Dive Brief:
- Takeda announced Wednesday it entered into an agreement to divest its TachoSil Fibrin Sealant Patch to Johnson & Johnson subsidiary Ethicon for approximately $400 million in cash, an effort to deleverage its business.
- The Japanese drugmaker borrowed $30 billion to finance its $62 billion acquisition of Shire that closed in January, restricting Takeda's financial flexibility. Selling off TachoSil will help Takeda make progress towards its goal of reducing its net debt to two times earnings before EBITDA over the coming years.
- TachoSil, a surgical patch designed to control bleeding, contributed $155 million in net sales to Takeda's bottom line during the 2018 fiscal year.
Dive Insight:
Under the divestiture, set to close in the second half of 2019, Ethicon is acquiring the assets and licenses for TachoSil's manufacturing, licensing and commercialization, but not the facility that currently produces the patch.
Takeda's manufacturing facility in Linz, Austria will continue to make the surgical patch for Ethicon, which entered into a long-term manufacturing agreement with Takeda. The Japanese company said it will manufacture TachoSil products and supply them to Ethicon.
Selling TachoSil will allow Takeda to focus on core pharmaceutical business units — gastroenterology, rare diseases, plasma-derived therapies, oncology and neuroscience — and help pay down its debt.
"These initial divestitures represent important steps in advancing the growth strategy Takeda outlined following our transformational acquisition of Shire earlier this year," Takeda CEO Christophe Weber said in a statement.

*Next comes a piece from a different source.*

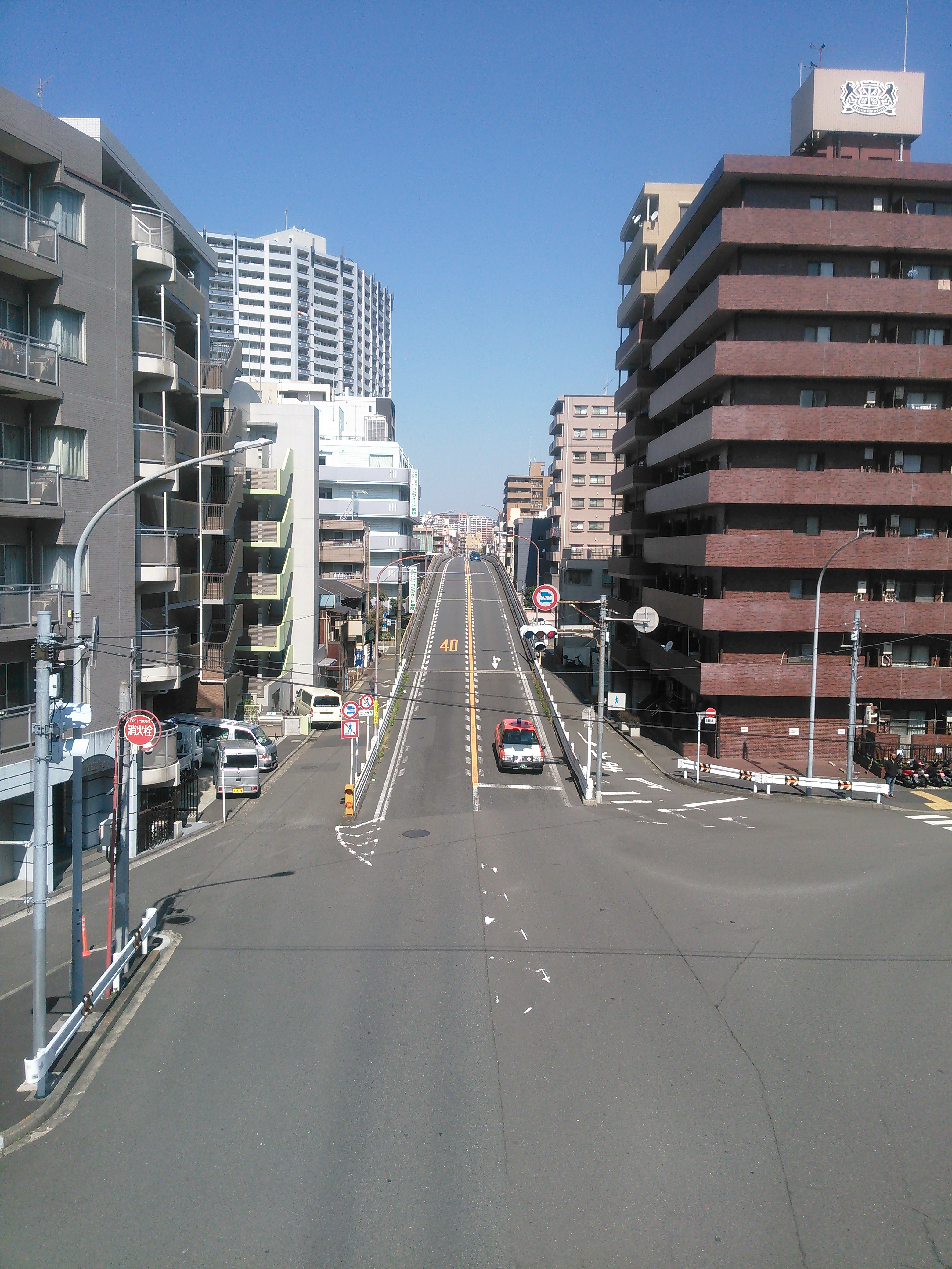 横浜市西区、平沼一之橋。国道1号側より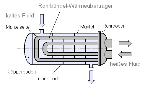 Rohrbündelwärmeübertrager

Takeda CFO Costa Saroukos told investors on the company's third quarter earnings call in February the five core business units constitute 75% of the combined Takeda-Shire company.
"All other areas are non-core basically, and they represent 25%. And these are the areas that we're looking at for potential divestitures," Saroukos said.
Takeda said it does not expect the divestiture to have a material impact on its fiscal year 2019 forecast, which is set to be announced May 14. For Johnson & Johnson, the $400 million deal builds on its first quarter spend of $1.68 billion in net cash paid for acquisitions.
"The FY2019 forecast will be updated at a later date to reflect these divestitures once a reliable estimate of their impact can be made, which will depend upon the exact timing of transaction close," the company said.